| EXERCISE DIRECTIONS |
Required from the data below: the exact lines starting at the line containing "Esquema de la digestió de proteïnes" and ending at the line containing "Vista da Carregosa, Curtis.", with both ends kept and all pictures dropped.

| MATERIAL FOR THIS EXERCISE |
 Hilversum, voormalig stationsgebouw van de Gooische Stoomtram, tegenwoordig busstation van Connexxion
* * *
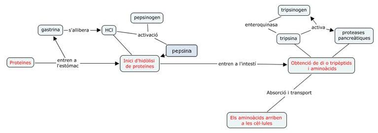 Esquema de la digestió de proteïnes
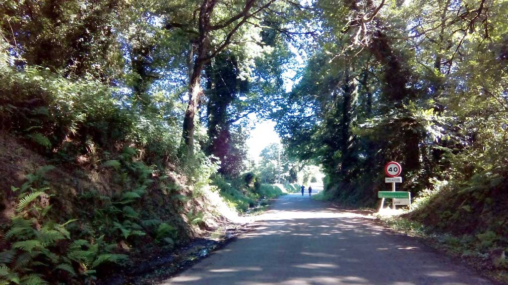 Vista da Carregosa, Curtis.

| YOUR SOLUTION |
 Esquema de la digestió de proteïnes
 Vista da Carregosa, Curtis.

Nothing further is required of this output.